Distil answered 11/3, 2009 at 8:57 Comment(8)
I've recently created a Java library docbag that can convert xhtml to pdf documents. Current version is not anything advanced, but if your xhtml templates are simple this library may come handy.Brownedoff
I think the way to go is to use the browsers capabilities to do the translation. See https://mcmap.net/q/45949/-how-to-use-the-browser-39-s-chrome-firefox-html-css-js-rendering-engine-to-produce-pdf/39998Chondro
I am stuck with generating pdf from a html that contains Cyrillic letters. Everything's fine except Cyrillic letters which are omitted. Anyone who got this kinda problem?Boding
@krisiliev: I had similar issues, and as far as I can remember, the font used was very important. Most fonts do not support complete UTF8 characters, but the following should: ' font-family: Arial Unicode MS;' (CSS). Also make sure to use the correct encoding (I would advise to always use UTF-8)Distil
this linked helped me hmkcode.com/itext-html-to-pdf-using-javaSuperlative
This question is off-topic at SO, but on-topic in softwarerecs.SE. See How can I convert HTML with CSS to PDF?.Kato
@Jakub Torbicki you posted a broken link ,it does not work for me !Unblushing
How would be the answer today in 2020? I suggest that one would use Print CSS and then use a modern HTML2PDF engine do produce the binary PDF output to be sent to the client's browser?Metalinguistics
G
80

The Flying Saucer XHTML renderer project has support for outputting XHTML to PDF. Have a look at an example here.

Godevil answered 11/3, 2009 at 9:22 Comment(3)
The real problem with flying sauser is that it uses itext to render PDF, which is a AGPL v3 licenced libChondro
The version of itext used by Flying Saucer is 2.0.8 which was available under LGPL. Only version numbers 5 or above are on the more restrictive license. #2692500Dominy
I'd say the real problem with Flying Saucer is that it requires a well-formed and valid XML document.

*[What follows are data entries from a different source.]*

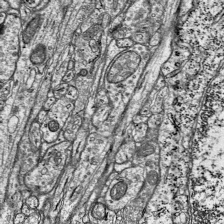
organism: Mouse
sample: Visual Cortex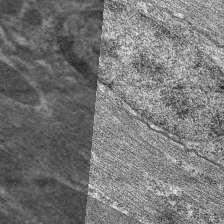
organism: C. elegans
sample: Pharynx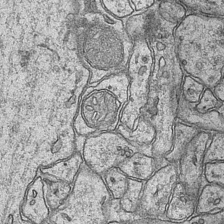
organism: Mouse
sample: CA1 Hippocampus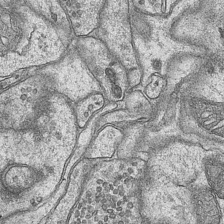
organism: Mouse
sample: CA1 Hippocampus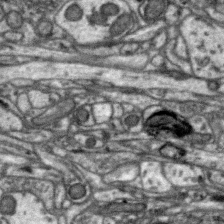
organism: Zebra finch
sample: Brain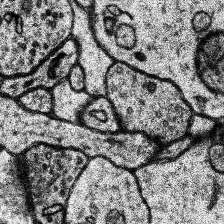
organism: Human
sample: Temporal Lobe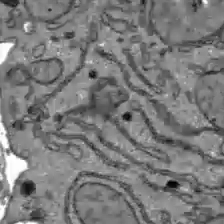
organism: C57BL Mouse
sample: Liver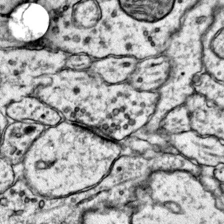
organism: Mouse
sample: Primary visual cortex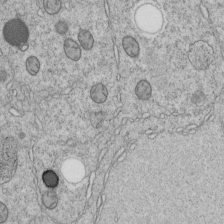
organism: C. elegans
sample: C. elegans embryo early stage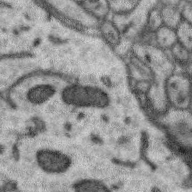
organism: Zebra finch
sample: Brain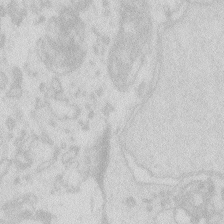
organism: Zebrafish
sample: Macrophage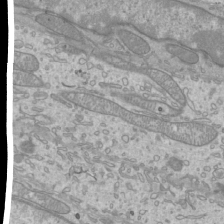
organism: Mouse
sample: Cilia; mouse epididymis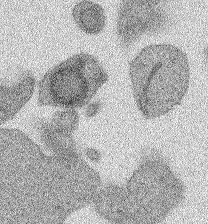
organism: Human
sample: HeLa cells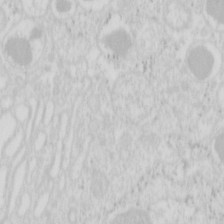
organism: Mouse
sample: Pancreas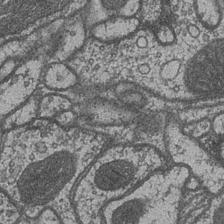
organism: Drosophila
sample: Optic medulla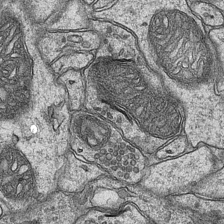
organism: Mouse
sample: CA1 Hippocampus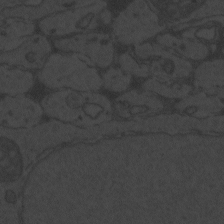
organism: Zebrafish
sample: Macrophage infected with Toxoplasma gondii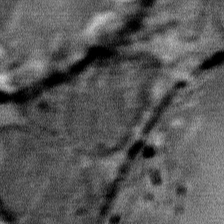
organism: Mouse
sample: Mouse Salivary gland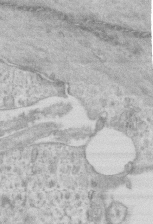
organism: Mouse
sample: Centriole in ependymal cells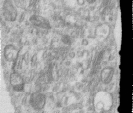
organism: Human
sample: Centriole in RPE cells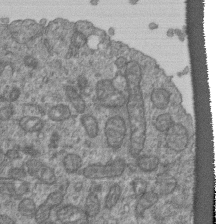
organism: Human
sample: Retinal organoid Rod and Cone cells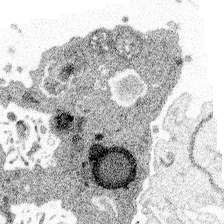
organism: Spongilla lacustris
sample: Multiple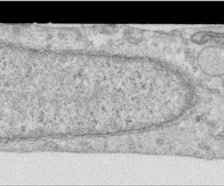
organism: Human
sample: Centriole in RPE cells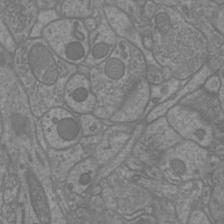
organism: Mouse
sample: Cortical neurons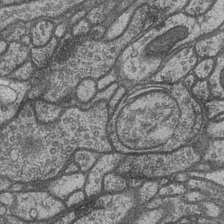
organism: Drosophila
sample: Optic medulla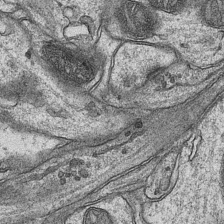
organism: Mouse
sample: CA1 Hippocampus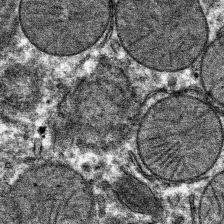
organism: Mouse
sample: Mouse hepatocytes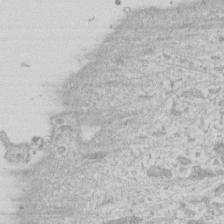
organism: Human
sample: Fibroblast cells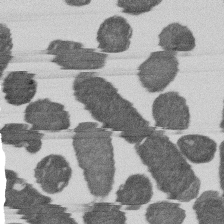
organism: E. coli
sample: Bacterial nucleoid

It's easy to unwittingly break the PDF rendering by including something like an ampersand in your HTML, or some javascript code that makes your rendered HTML not strict XHTML. Though this can be mitigated with automated tests or some process that involves XML validation.Circulate
O
54

Did you try WKHTMLTOPDF?

It's a simple shell utility, an open source implementation of WebKit. Both are free.

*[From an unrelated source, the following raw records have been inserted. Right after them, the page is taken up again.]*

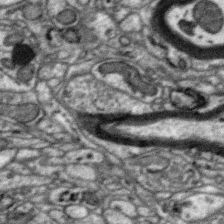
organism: Zebra finch
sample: Brain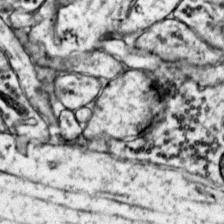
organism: Mouse
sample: Primary visual cortex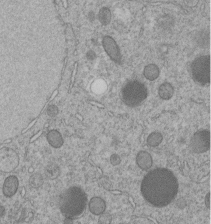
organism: C. elegans
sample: C. elegans embryo early stage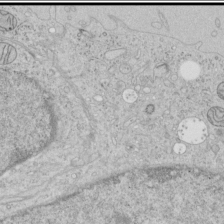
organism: Human
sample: Mitochondria in HCT116 cells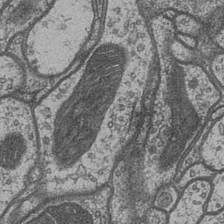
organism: Drosophila
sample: Optic medulla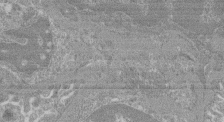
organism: Mouse
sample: Glomerulus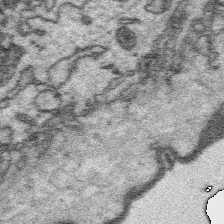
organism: Platynereis dumerilii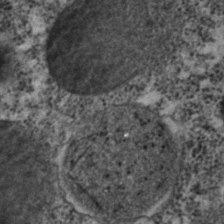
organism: C. elegans
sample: C. elegans embryo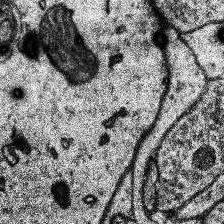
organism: Human
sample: Temporal Lobe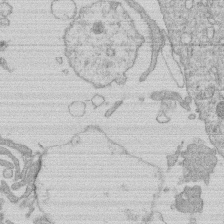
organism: Human
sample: Macrophage cells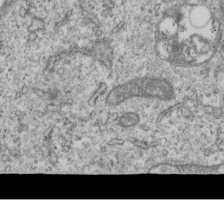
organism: Human
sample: MDA-MB-231 cells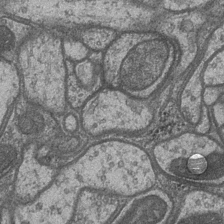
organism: Drosophila
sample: Optic medulla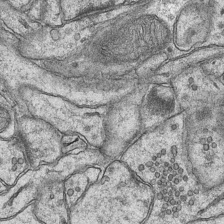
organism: Mouse
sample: CA1 Hippocampus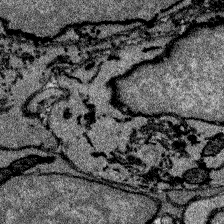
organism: Zebrafish
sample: Larval olfactory bulb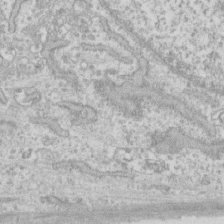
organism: Human
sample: Fibroblast cells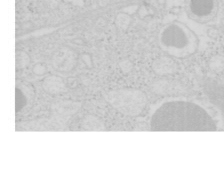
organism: Mouse
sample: Pancreas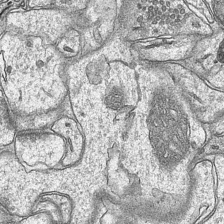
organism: Mouse
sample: CA1 Hippocampus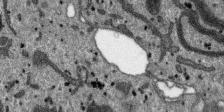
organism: Human
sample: Lung epithelial cells, uninfected (mock) control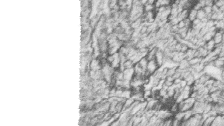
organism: Zebrafish
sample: synaptic ribbons in rod cells and cone cells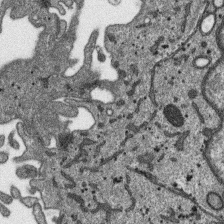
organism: Human
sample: Lung epithelial cells infected with SARS-CoV-2

We've set a small tutorial here

EDIT( 2017 ):

If it was to build something today, I wouldn't go that route anymore.
But would use http://pdfkit.org/ instead.
Probably stripping it of all its nodejs dependencies, to run in the browser.

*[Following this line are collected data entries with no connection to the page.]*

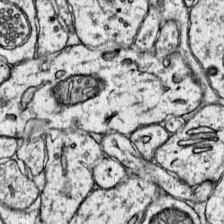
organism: Mouse
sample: Primary visual cortex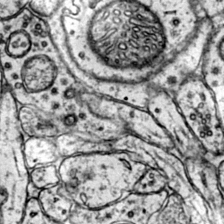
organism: Mouse
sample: Primary visual cortex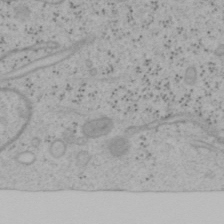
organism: Human
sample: HeLa cells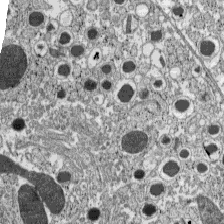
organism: C57BL Mouse
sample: Pancreatic islet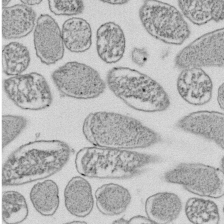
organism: E. coli
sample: Bacterial nucleoid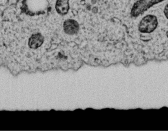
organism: C. elegans
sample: C. elegans embryo early stage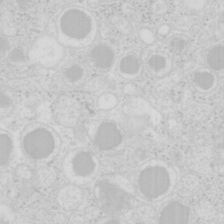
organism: Mouse
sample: Pancreas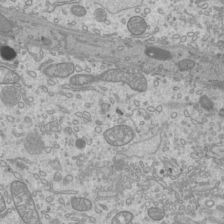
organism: Mouse
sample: Cilia; mouse epididymis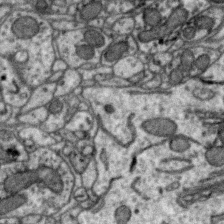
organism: Zebra finch
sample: Brain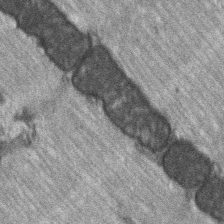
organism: C57BL Mouse
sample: Soleus

Otherness answered 31/8, 2009 at 20:45 Comment(19)
For a straight html-page-to-pdf conversion, this is better than anything else I've seen, free or commercial.Timberlake
Does it work on a non Mac OS?Eckardt
@Eran, we use it on linux. I think there's a windows version tooOtherness
@Otherness Yes, there is a Windows version too.Advertise
tested on windows XP (version 0.9.9) and works very well. Also, does not require admin rights on the machine to install.Episcopal
why can't we use the real browser for that instead of the fork of the (now unmantained) rendering engine ? See https://mcmap.net/q/45949/-how-to-use-the-browser-39-s-chrome-firefox-html-css-js-rendering-engine-to-produce-pdf/39998Chondro
@DavidHofmann, probably because this question dates back to 2009. From the last check I did few months ago, there was still no comparable solution in JSOtherness
How would this work in a threaded Enterprise environment that would be generating several hundred pdf files a minute?Bounds
@IcedDante, what makes you think there would be a problem?Otherness
I guess what I am wondering is if this shell utility creates its own memory space for each invocation or if it operates like a utility in headless mode where each thread would be using a shared resourceBounds
@IcedDante, we have a similar load of pdf as yours, but we queue them in a background job, to preserve server performances. And run them one by one. However if I remember well, in the beginning we made some tests, and there was no collision on concurrent calls.Otherness
i love you for this reference. great utilityWolfe
It's JavaScript, not Java....Offense
@CardinalSystem it's neither JS nor Java, just a command line tool over the library of WKHTMLTOPDF written in cOtherness
For many simple cases , I still do recommend using a wkhtmltopdf binaryContrabandist
Can confirm wkhtmltopdf is a great tool, and easy to use. I've been using it for years and still use it frequently.Cryoscope
From Java, you can use github.com/wooio/htmltopdf-java which is a wrapper around wkhtmltopdfBuddle
@Danielany may I ask, if you have any experience using it in a web server environment? I mean I think, it won't play nicely with a web server spawning new process for each client request.Presentable
@ayanahmedov, yes we do that for about 13 years now, on an Ubuntu server with nginxOtherness
I
48

Check out iText; it is a pure Java PDF toolkit which has support for reading data from HTML. I used it recently in a project when I needed to pull content from our CMS and export as PDF files, and it was all rather straightforward. The support for CSS and style tags is pretty limited, but it does render tables without any problems (I never managed to set column width though).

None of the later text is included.